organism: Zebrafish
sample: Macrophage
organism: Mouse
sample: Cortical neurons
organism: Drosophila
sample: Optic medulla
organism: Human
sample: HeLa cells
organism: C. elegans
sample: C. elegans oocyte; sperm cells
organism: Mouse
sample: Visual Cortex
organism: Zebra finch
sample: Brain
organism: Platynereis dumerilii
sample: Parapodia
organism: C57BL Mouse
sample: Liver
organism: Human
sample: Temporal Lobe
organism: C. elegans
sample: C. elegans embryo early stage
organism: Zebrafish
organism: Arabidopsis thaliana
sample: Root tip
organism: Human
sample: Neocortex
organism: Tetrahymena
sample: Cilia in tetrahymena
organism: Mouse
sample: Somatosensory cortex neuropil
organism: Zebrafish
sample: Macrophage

::::::::

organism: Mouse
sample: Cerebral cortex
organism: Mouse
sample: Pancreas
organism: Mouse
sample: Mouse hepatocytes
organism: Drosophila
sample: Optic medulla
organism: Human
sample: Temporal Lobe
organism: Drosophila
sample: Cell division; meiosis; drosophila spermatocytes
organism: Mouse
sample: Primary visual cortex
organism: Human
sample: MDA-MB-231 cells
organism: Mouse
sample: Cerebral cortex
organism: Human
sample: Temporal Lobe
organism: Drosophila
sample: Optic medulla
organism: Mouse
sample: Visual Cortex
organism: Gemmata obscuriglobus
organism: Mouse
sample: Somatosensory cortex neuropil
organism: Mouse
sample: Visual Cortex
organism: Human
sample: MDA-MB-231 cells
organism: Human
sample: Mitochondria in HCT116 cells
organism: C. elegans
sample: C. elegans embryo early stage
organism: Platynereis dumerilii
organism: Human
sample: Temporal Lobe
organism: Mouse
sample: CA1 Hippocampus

::::::::

== YOUR ASSIGNMENT ==
Which lines of the listing contain the string "cells"? Copy every one of them.

== REPLY ==
sample: HeLa cells
sample: C. elegans oocyte; sperm cells
sample: MDA-MB-231 cells
sample: MDA-MB-231 cells
sample: Mitochondria in HCT116 cells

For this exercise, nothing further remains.